S: Travel satisfies my endless curiosity about how people live in other parts of the world. Earlier, my travels used to be tinged with pure wonder; now they hold a touch of sadness because I inevitably think of how we squander our heritage for reasons witting and unwitting.

8) Any tips/tricks/words of advice to aspiring travellers?

S: Pack light, read up on the place and set off with your head seething with curiosity. Curiosity may have killed the cat but it opens up a vista of delights for the traveller, I assure you!

9) How do you plan a trip? Things you make a note of, do’s, don’ts, itineraries, the process of selecting a place, where to stay, et al. What are your pet travel peeves?

S: Once I fix upon a destination, I do thorough research into the place, the B&Bs I plan to stay in, the food I will get there, the walks I will sign up for, the coach trips I will take. I’m a copious notes-taker and by the time I board that plane, I ’ll have an exhaustive list of just about everything concerned with the trip du jour.

My pet peeve, if peeve is the word I want, is the amount of time spent in the air to reach anywhere interesting. I watch movies, I read, I walk about the aisle but it’s still tedious.

10) Let’s talk about the safety factor that comes in when you are a “woman traveller”.
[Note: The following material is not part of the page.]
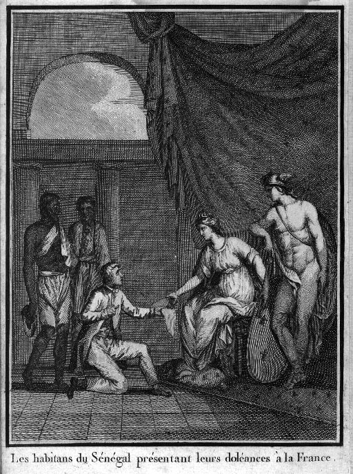 Cahier de Doléances de Saint-Louis du Sénégal (illustration de L'Afrique et le peuple africain considérés sous tous leurs rapports avec notre commerce et nos colonies. De l'abus des privilèges exclusifs et notamment de celui de la Compagnie du Sénégal. Ce que c'est qu'une société se qualifiant d'Amis des noirs de Dominique Harcourt Lamiral, 1789)

S: It’s an unavoidable fact – a woman traveller is safer if she just follows some basic tenets about dressing appropriately, moving about in the safer areas, being watchful at all times, carrying pepper spray if she’s visiting areas not known to be safe, and generally conveying an air of utmost confidence. Women also have a finely honed sixth sense, and I’d advise tapping into that at all times.

11) How does your love for literature influence your travel or the stories you look for/at?

S: Oh, that’s a heavy influence. When I visit the Opera House, I’m thinking of Gaston Leroux’s phantom. When I visit Hobbiton, Tolkien is on my mind. I read Louis de Bernières’s novel Birds Without Wings just before I visited Turkey and that really changed the way I looked at the country. The way I look at a place is subtly tinged by the literature I have read about it.